Вдруг они неожиданно разорвали эту тишину оглушительным криком, фанатичным визгом и шумом. Не было сомнения, что это были трумаи, потому что они беспрестанно кричали это слово, как если бы в эти минуты решалась их судьба. Они били кулаками в грудь, вращали туловища свои так сильно и быстро, что, казалось, невозможно делать более быстрые движения...»
Далее в дневнике Штейнена говорилось, что он и его спутники тоже принялись кричать, махать руками. Эта какофония продолжалась до тех пор, пока Штейнен не вспомнил вдруг два слова на языке трумаи, выученные в соседнем племени: «апири» — друг и «мейжу» — хлеб. Он закричал их громко, повторяя несколько раз подряд, и индейцы замолкли, пораженные тем, что караиба знает эти слова. Потом они решились приблизиться к чужеземцам, недоверчиво и боязливо оглядели белых. Начался сумбурный диалог, в котором никто ничего не понимал. Так продолжалось до тех нор, пока один из трумаи, рассматривая ружья, не нажал случайно на спусковой крючок. Раздался выстрел. Первый выстрел в этих местах. Он поверг индейцев в неописуемый ужас. Оцепенев на мгновение, они затем с потрясающей быстротой бросились в воду, спасаясь от этого непонятного грома, разверзшего небеса.
Так встретились с белыми трумаи — это удивительное, загадочное племя, говорящее на каком-то особом языке, совершенно отличном от всех известных науке индейских языков Южной Америки. Они появились в Шингу последними из населяющих ныне этот район племен. Орландо и Клаудио предполагают, что их прадеды пришли сюда, спасаясь от преследования какого-то воинственного народа по имени «ассумади». Идя туда, «где опускается солнце», они добрались до Шингу, однако встретили здесь еще более свирепых врагов — суйа, индейцев одного из самых воинственных и непокорных племен Центральной Бразилии.
На землях, которые заняли трумаи, находились богатейшие залежи диабаза — камня, служившего отличным сырьем для изготовления топоров. Трумаи пытались наладить меновую торговлю с соседями, обменивая эти диабазовые топоры на посуду и другую утварь. Однако обитавшие по соседству суйа захотели овладеть диабазом. Начались нескончаемые кровопролитные войны, закончившиеся поражением трумаи. Старики вспоминали, что когда-то давно племя размещалось в шести деревнях. Штейнен, попавший сюда в разгар войны с суйа, нашел уже только две деревни трумаи. В одной было восемь хижин, в другой — пять. В 1952 году научный сотрудник Национального музея Рио-де-Жанейро Педро Эрнесто де Лима, попытавшийся осуществить перепись этого племени, насчитал только восемнадцать трумаи. Да, война с суйа привела трумаи к гибели. Вот что писал Лима в своем дневнике: «Эта группа, ранее столь многочисленная, пребывает сейчас в состоянии полного упадка... Поведение этого племени, занимающего по отношению к остальным подчиненное и зависимое положение, весьма заметно отличается от остальных: они пугливы, ведут себя недоверчиво, прячут глаза. Они никогда ни радуются, и сколько с ними ни общаться, они продолжают оставаться замкнутыми. У них не чувствуется динамизма, здоровья, расположения к труду, какими отличаются, например, камаюра».
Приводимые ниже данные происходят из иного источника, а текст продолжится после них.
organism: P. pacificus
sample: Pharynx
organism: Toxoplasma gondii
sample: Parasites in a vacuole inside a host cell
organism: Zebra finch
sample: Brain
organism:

Эти сведения я почерпнул в пожелтевших папках Музея индейцев в Рио-де-Жанейро, готовясь к поездке в Шингу. Но, выписывая любопытные факты из истории аборигенов этих мест, я не мог и предположить, что здесь, в Диауаруме, мне доведется встретиться с индейцем, которого можно будет назвать «последним из Трумаи». Впрочем, не будем забегать вперед. Вернемся в кабину нашего крохотного «баркрайфта», заходящего на посадку в Диауаруме.
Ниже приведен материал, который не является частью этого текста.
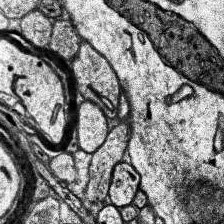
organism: Human
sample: Temporal Lobe
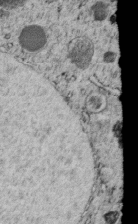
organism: C. elegans
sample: C. elegans embryo early stage
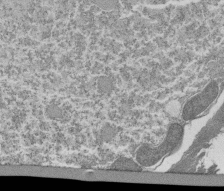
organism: Tetrahymena
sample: Cilia in tetrahymena
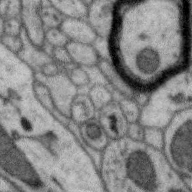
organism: Zebra finch
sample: Brain
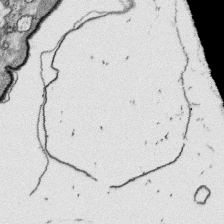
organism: Platynereis dumerilii
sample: Parapodia
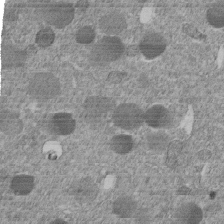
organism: C. elegans
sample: C. elegans embryo early stage
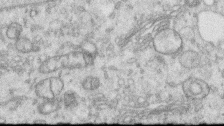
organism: Human
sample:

Под окном изгибается кажущееся широченным по сравнению с Туатуари свинцовое русло Шингу. В ослепительной зелени леса неожиданно вспыхивает узкая красная посадочная полоса. Через несколько секунд самолет окунается в облако красной ныли. Нас трясет. Под ногами оглушительной дробью стучат по фюзеляжу сухие комья земли. Потом дрожь прекращается, скорость падает, и, неуклюже переваливаясь с боку на бок, ковыляя на буераках и кочках, «баркрайфт» останавливается.
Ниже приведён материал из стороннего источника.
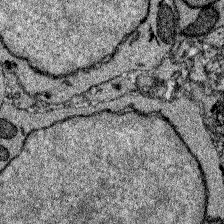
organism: Zebrafish
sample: Larval olfactory bulb
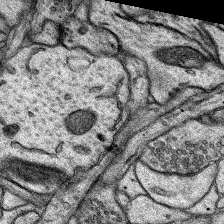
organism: Rat
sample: Hippocampus
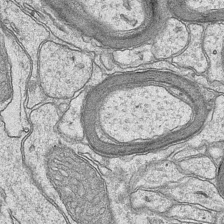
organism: Mouse
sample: CA1 Hippocampus

Арналдо распахивает дверцу, спрыгивает вниз. Следом за ним, кряхтя и чертыхаясь, вываливается Галон. Затем лезу я, тщательно оберегая от сотрясения сумку с аппаратурой. К нам неторопливо приближается несколько индейцев и Клаудио Вилас-Боас. Бледное изможденное лицо с усами и тощей бородкой клинышком, впалая грудь. Он удивительно напоминает кого-то, кого я уже видел. Видел неоднократно. Но где?